━━━━━ SOURCE DATA ━━━━━

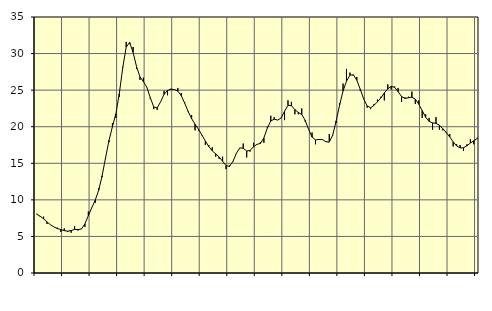
| Category | Piggar | Series 1 |
|---|---|---|
| nan | 8.1 | 8.03 |
| 87.0 | 7.7 | 7.77 |
| 87.0 | 7.7 | 7.41 |
| 87.0 | 6.7 | 6.98 |
| nan | 6.6 | 6.59 |
| 88.0 | 6.3 | 6.3 |
| 88.0 | 6.2 | 6.07 |
| 88.0 | 5.6 | 5.94 |
| nan | 6.1 | 5.79 |
| 89.0 | 5.6 | 5.72 |
| 89.0 | 5.5 | 5.81 |
| 89.0 | 6.4 | 5.96 |
| nan | 5.8 | 5.94 |
| 90.0 | 6 | 6.02 |
| 90.0 | 6.3 | 6.72 |
| 90.0 | 8.4 | 7.83 |
| nan | 8.9 | 8.93 |
| 91.0 | 9.6 | 9.96 |
| 91.0 | 11.6 | 11.31 |
| 91.0 | 13.1 | 13.29 |
| nan | 15.6 | 15.74 |
| 92.0 | 17.9 | 18.13 |
| 92.0 | 20.5 | 20.02 |
| 92.0 | 21.2 | 21.78 |
| nan | 24.1 | 24.54 |
| 93.0 | 28.2 | 28.1 |
| 93.0 | 31.6 | 30.88 |
| 93.0 | 31.3 | 31.52 |
| nan | 30.9 | 30.16 |
| 94.0 | 27.9 | 28.22 |
| 94.0 | 26.4 | 26.83 |
| 94.0 | 26.7 | 26.17 |
| nan | 25.4 | 25.38 |
| 95.0 | 23.8 | 23.96 |
| 95.0 | 22.4 | 22.71 |
| 95.0 | 22.3 | 22.57 |
| nan | 23.4 | 23.41 |
| 96.0 | 24.9 | 24.41 |
| 96.0 | 24.3 | 24.97 |
| 96.0 | 25.2 | 25.11 |
| nan | 25.1 | 25.09 |
| 97.0 | 25.3 | 24.86 |
| 97.0 | 24.6 | 24.24 |
| 97.0 | 23.3 | 23.21 |
| nan | 22 | 22.08 |
| 98.0 | 21.6 | 21.11 |
| 98.0 | 19.5 | 20.34 |
| 98.0 | 19.5 | 19.67 |
| nan | 18.8 | 18.85 |
| 99.0 | 17.5 | 18.04 |
| 99.0 | 17.5 | 17.29 |
| 99.0 | 17.2 | 16.7 |
| nan | 15.9 | 16.29 |
| 0.0 | 15.6 | 15.86 |
| 0.0 | 15.9 | 15.28 |
| 0.0 | 14.2 | 14.68 |
| nan | 14.7 | 14.58 |
| 1.0 | 15.3 | 15.24 |
| 1.0 | 16.3 | 16.35 |
| 1.0 | 17.1 | 17.11 |
| nan | 17.7 | 17.05 |
| 2.0 | 15.8 | 16.68 |
| 2.0 | 16.6 | 16.76 |
| 2.0 | 17.8 | 17.27 |
| nan | 17.6 | 17.59 |
| 3.0 | 17.9 | 17.72 |
| 3.0 | 17.8 | 18.48 |
| 3.0 | 20 | 19.8 |
| nan | 21.5 | 20.78 |
| 4.0 | 21.3 | 21.03 |
| 4.0 | 20.9 | 20.91 |
| 4.0 | 21.2 | 21.18 |
| nan | 20.9 | 22.11 |
| 5.0 | 23.6 | 22.92 |
| 5.0 | 23.4 | 22.88 |
| 5.0 | 21.7 | 22.33 |
| nan | 21.7 | 21.95 |
| 6.0 | 22.5 | 21.67 |
| 6.0 | 20.7 | 20.88 |
| 6.0 | 19.6 | 19.62 |
| nan | 19.2 | 18.58 |
| 7.0 | 17.6 | 18.2 |
| 7.0 | 18.3 | 18.25 |
| 7.0 | 18.2 | 18.24 |
| nan | 17.9 | 17.95 |
| 8.0 | 19 | 17.9 |
| 8.0 | 18.8 | 18.86 |
| 8.0 | 20.5 | 20.79 |
| nan | 23.2 | 22.95 |
| 9.0 | 25.9 | 24.87 |
| 9.0 | 27.9 | 26.22 |
| 9.0 | 27.4 | 27.05 |
| nan | 27 | 27.1 |
| 10.0 | 26.8 | 26.35 |
| 10.0 | 24.9 | 25.12 |
| 10.0 | 23.8 | 23.79 |
| nan | 22.6 | 22.85 |
| 11.0 | 22.4 | 22.59 |
| 11.0 | 23.1 | 22.93 |
| 11.0 | 23.7 | 23.41 |
| nan | 24.1 | 23.95 |
| 12.0 | 23.6 | 24.62 |
| 12.0 | 25.8 | 25.18 |
| 12.0 | 25.1 | 25.52 |
| nan | 25.5 | 25.38 |
| 13.0 | 25.3 | 24.79 |
| 13.0 | 23.4 | 24.13 |
| 13.0 | 24 | 23.87 |
| nan | 24.1 | 23.96 |
| 14.0 | 24.8 | 24.04 |
| 14.0 | 23.1 | 23.77 |
| 14.0 | 23.6 | 23.08 |
| nan | 21.2 | 22.2 |
| 15.0 | 21.7 | 21.3 |
| 15.0 | 21.2 | 20.73 |
| 15.0 | 19.6 | 20.53 |
| nan | 21.3 | 20.45 |
| 16.0 | 19.6 | 20.21 |
| 16.0 | 19.5 | 19.72 |
| 16.0 | 19.3 | 19.19 |
| nan | 19 | 18.6 |
| 17.0 | 17.3 | 17.93 |
| 17.0 | 17.6 | 17.38 |
| 17.0 | 17.5 | 17.1 |
| nan | 16.7 | 17.12 |
| 18.0 | 17.6 | 17.4 |
| 18.0 | 18.3 | 17.77 |
| 18.0 | 17.6 | 18.08 |
| nan | 18.5 | 18.39 |

━━━━━

### TASK GOAL
Make an exact copy of the listing. Do not carry over its pictures.

### SOLUTION FOR THIS PROBLEM
| Category | Piggar | Series 1 |
|---|---|---|
| nan | 8.1 | 8.03 |
| 87.0 | 7.7 | 7.77 |
| 87.0 | 7.7 | 7.41 |
| 87.0 | 6.7 | 6.98 |
| nan | 6.6 | 6.59 |
| 88.0 | 6.3 | 6.3 |
| 88.0 | 6.2 | 6.07 |
| 88.0 | 5.6 | 5.94 |
| nan | 6.1 | 5.79 |
| 89.0 | 5.6 | 5.72 |
| 89.0 | 5.5 | 5.81 |
| 89.0 | 6.4 | 5.96 |
| nan | 5.8 | 5.94 |
| 90.0 | 6 | 6.02 |
| 90.0 | 6.3 | 6.72 |
| 90.0 | 8.4 | 7.83 |
| nan | 8.9 | 8.93 |
| 91.0 | 9.6 | 9.96 |
| 91.0 | 11.6 | 11.31 |
| 91.0 | 13.1 | 13.29 |
| nan | 15.6 | 15.74 |
| 92.0 | 17.9 | 18.13 |
| 92.0 | 20.5 | 20.02 |
| 92.0 | 21.2 | 21.78 |
| nan | 24.1 | 24.54 |
| 93.0 | 28.2 | 28.1 |
| 93.0 | 31.6 | 30.88 |
| 93.0 | 31.3 | 31.52 |
| nan | 30.9 | 30.16 |
| 94.0 | 27.9 | 28.22 |
| 94.0 | 26.4 | 26.83 |
| 94.0 | 26.7 | 26.17 |
| nan | 25.4 | 25.38 |
| 95.0 | 23.8 | 23.96 |
| 95.0 | 22.4 | 22.71 |
| 95.0 | 22.3 | 22.57 |
| nan | 23.4 | 23.41 |
| 96.0 | 24.9 | 24.41 |
| 96.0 | 24.3 | 24.97 |
| 96.0 | 25.2 | 25.11 |
| nan | 25.1 | 25.09 |
| 97.0 | 25.3 | 24.86 |
| 97.0 | 24.6 | 24.24 |
| 97.0 | 23.3 | 23.21 |
| nan | 22 | 22.08 |
| 98.0 | 21.6 | 21.11 |
| 98.0 | 19.5 | 20.34 |
| 98.0 | 19.5 | 19.67 |
| nan | 18.8 | 18.85 |
| 99.0 | 17.5 | 18.04 |
| 99.0 | 17.5 | 17.29 |
| 99.0 | 17.2 | 16.7 |
| nan | 15.9 | 16.29 |
| 0.0 | 15.6 | 15.86 |
| 0.0 | 15.9 | 15.28 |
| 0.0 | 14.2 | 14.68 |
| nan | 14.7 | 14.58 |
| 1.0 | 15.3 | 15.24 |
| 1.0 | 16.3 | 16.35 |
| 1.0 | 17.1 | 17.11 |
| nan | 17.7 | 17.05 |
| 2.0 | 15.8 | 16.68 |
| 2.0 | 16.6 | 16.76 |
| 2.0 | 17.8 | 17.27 |
| nan | 17.6 | 17.59 |
| 3.0 | 17.9 | 17.72 |
| 3.0 | 17.8 | 18.48 |
| 3.0 | 20 | 19.8 |
| nan | 21.5 | 20.78 |
| 4.0 | 21.3 | 21.03 |
| 4.0 | 20.9 | 20.91 |
| 4.0 | 21.2 | 21.18 |
| nan | 20.9 | 22.11 |
| 5.0 | 23.6 | 22.92 |
| 5.0 | 23.4 | 22.88 |
| 5.0 | 21.7 | 22.33 |
| nan | 21.7 | 21.95 |
| 6.0 | 22.5 | 21.67 |
| 6.0 | 20.7 | 20.88 |
| 6.0 | 19.6 | 19.62 |
| nan | 19.2 | 18.58 |
| 7.0 | 17.6 | 18.2 |
| 7.0 | 18.3 | 18.25 |
| 7.0 | 18.2 | 18.24 |
| nan | 17.9 | 17.95 |
| 8.0 | 19 | 17.9 |
| 8.0 | 18.8 | 18.86 |
| 8.0 | 20.5 | 20.79 |
| nan | 23.2 | 22.95 |
| 9.0 | 25.9 | 24.87 |
| 9.0 | 27.9 | 26.22 |
| 9.0 | 27.4 | 27.05 |
| nan | 27 | 27.1 |
| 10.0 | 26.8 | 26.35 |
| 10.0 | 24.9 | 25.12 |
| 10.0 | 23.8 | 23.79 |
| nan | 22.6 | 22.85 |
| 11.0 | 22.4 | 22.59 |
| 11.0 | 23.1 | 22.93 |
| 11.0 | 23.7 | 23.41 |
| nan | 24.1 | 23.95 |
| 12.0 | 23.6 | 24.62 |
| 12.0 | 25.8 | 25.18 |
| 12.0 | 25.1 | 25.52 |
| nan | 25.5 | 25.38 |
| 13.0 | 25.3 | 24.79 |
| 13.0 | 23.4 | 24.13 |
| 13.0 | 24 | 23.87 |
| nan | 24.1 | 23.96 |
| 14.0 | 24.8 | 24.04 |
| 14.0 | 23.1 | 23.77 |
| 14.0 | 23.6 | 23.08 |
| nan | 21.2 | 22.2 |
| 15.0 | 21.7 | 21.3 |
| 15.0 | 21.2 | 20.73 |
| 15.0 | 19.6 | 20.53 |
| nan | 21.3 | 20.45 |
| 16.0 | 19.6 | 20.21 |
| 16.0 | 19.5 | 19.72 |
| 16.0 | 19.3 | 19.19 |
| nan | 19 | 18.6 |
| 17.0 | 17.3 | 17.93 |
| 17.0 | 17.6 | 17.38 |
| 17.0 | 17.5 | 17.1 |
| nan | 16.7 | 17.12 |
| 18.0 | 17.6 | 17.4 |
| 18.0 | 18.3 | 17.77 |
| 18.0 | 17.6 | 18.08 |
| nan | 18.5 | 18.39 |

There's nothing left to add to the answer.